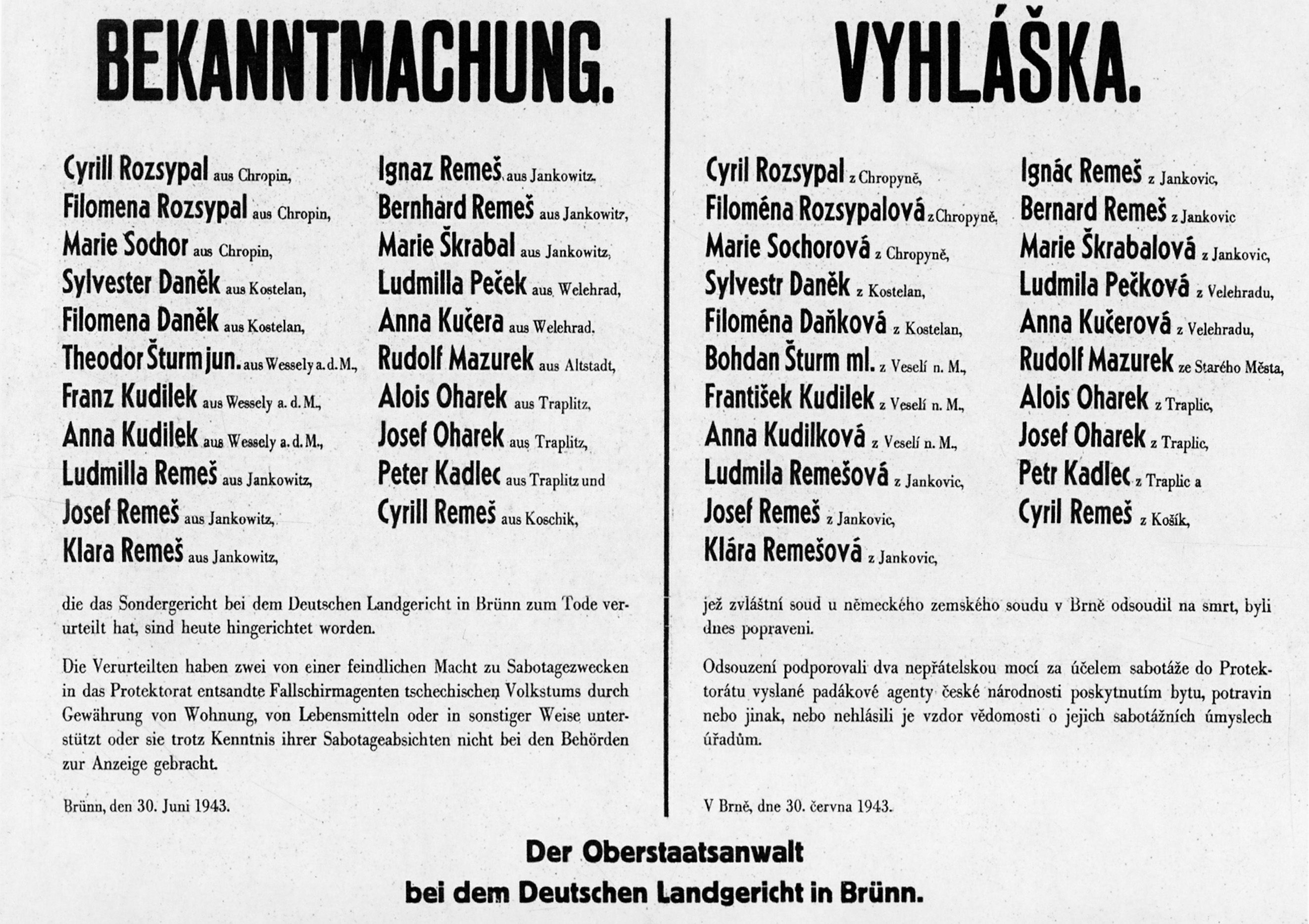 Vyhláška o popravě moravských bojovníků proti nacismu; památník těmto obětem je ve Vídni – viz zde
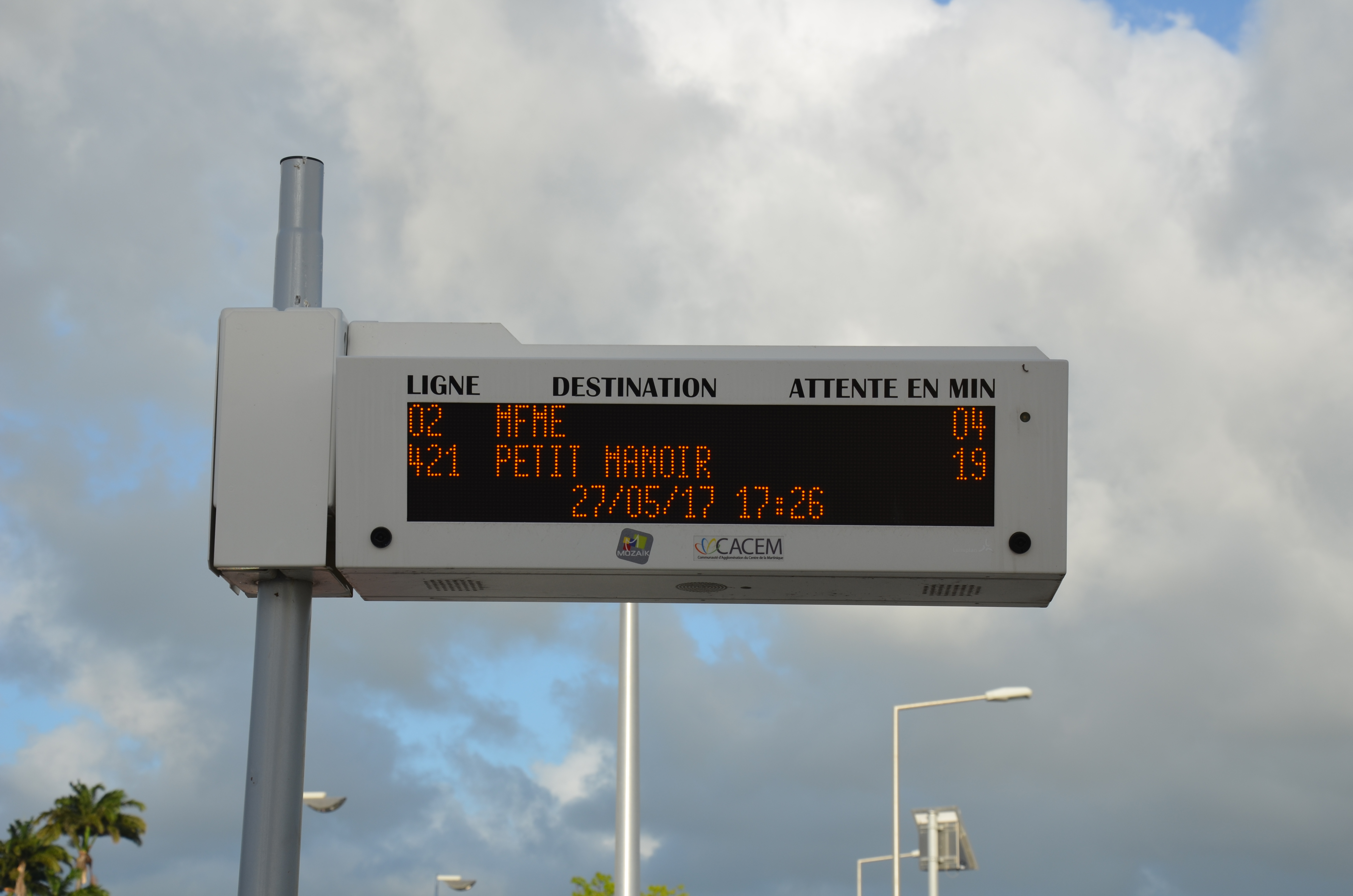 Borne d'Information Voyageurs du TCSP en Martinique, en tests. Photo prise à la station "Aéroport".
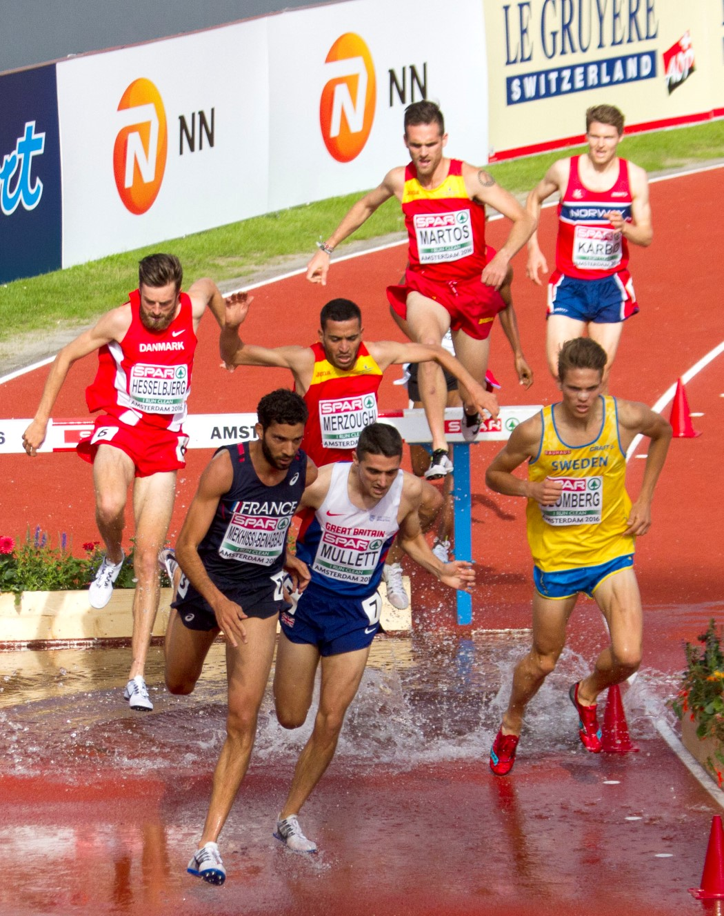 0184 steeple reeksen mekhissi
--------------------------------
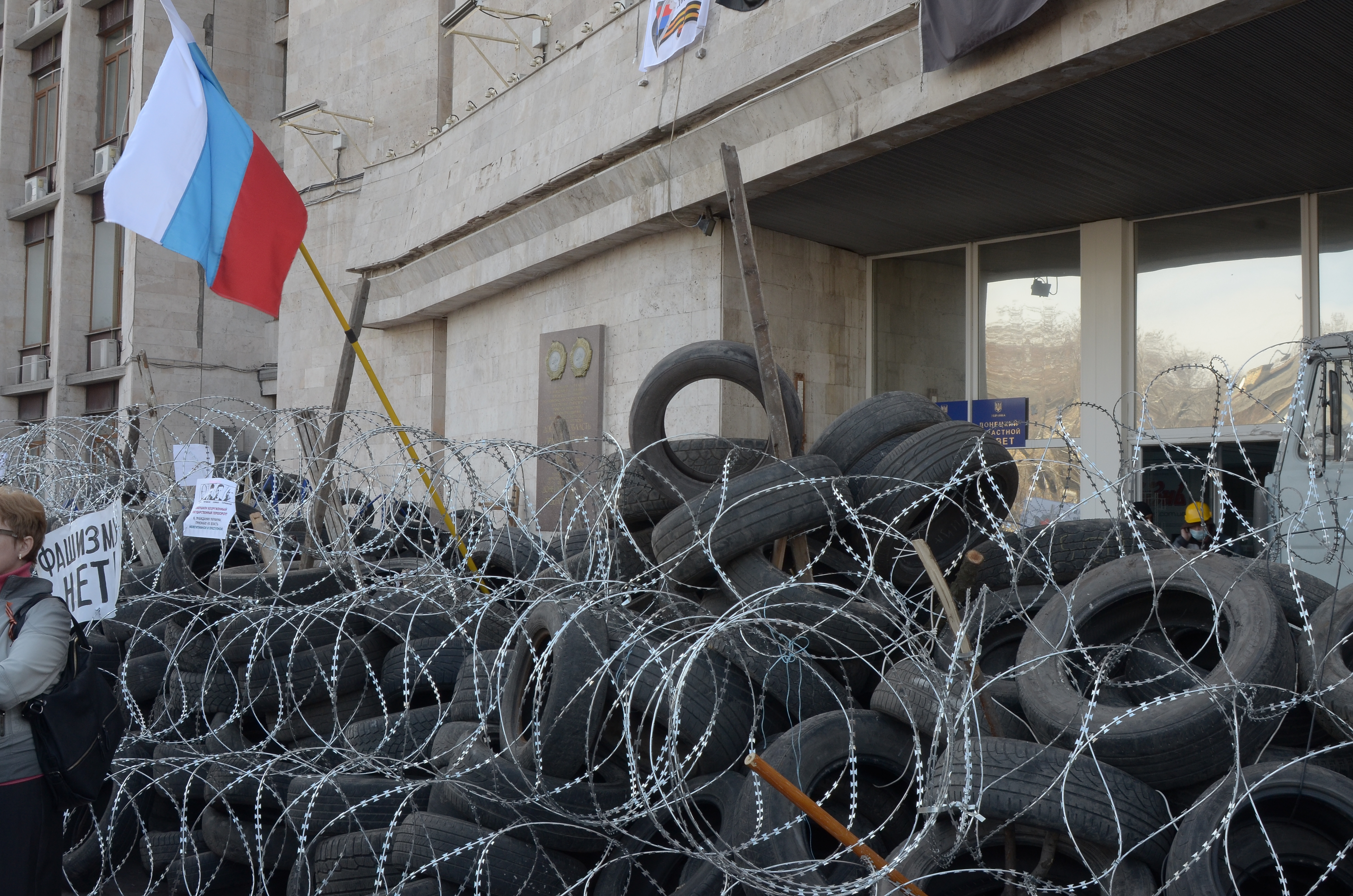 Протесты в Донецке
--------------------------------
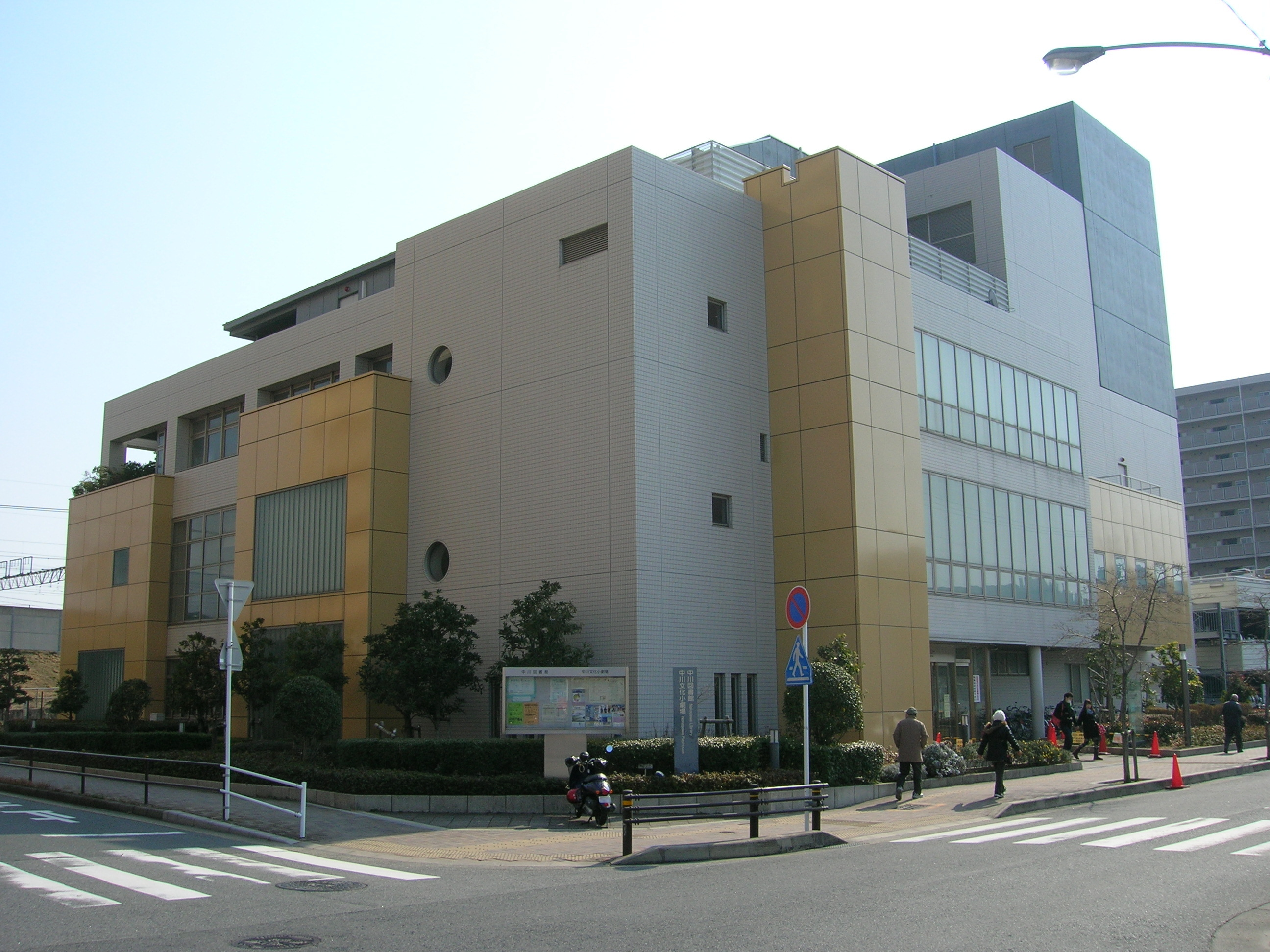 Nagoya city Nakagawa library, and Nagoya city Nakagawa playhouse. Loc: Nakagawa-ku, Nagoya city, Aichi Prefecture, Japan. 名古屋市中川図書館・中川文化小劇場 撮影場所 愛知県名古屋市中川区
--------------------------------
**THE PROBLEM**
Using the records above, repeat exactly the run of lines that starts with the line with "Vyhláška o popravě" and goes on through the line with "0184 steeple reeksen mekhissi"; omit each picture.

**REPLY**
 Vyhláška o popravě moravských bojovníků proti nacismu; památník těmto obětem je ve Vídni – viz zde
 Borne d'Information Voyageurs du TCSP en Martinique, en tests. Photo prise à la station "Aéroport".
 0184 steeple reeksen mekhissi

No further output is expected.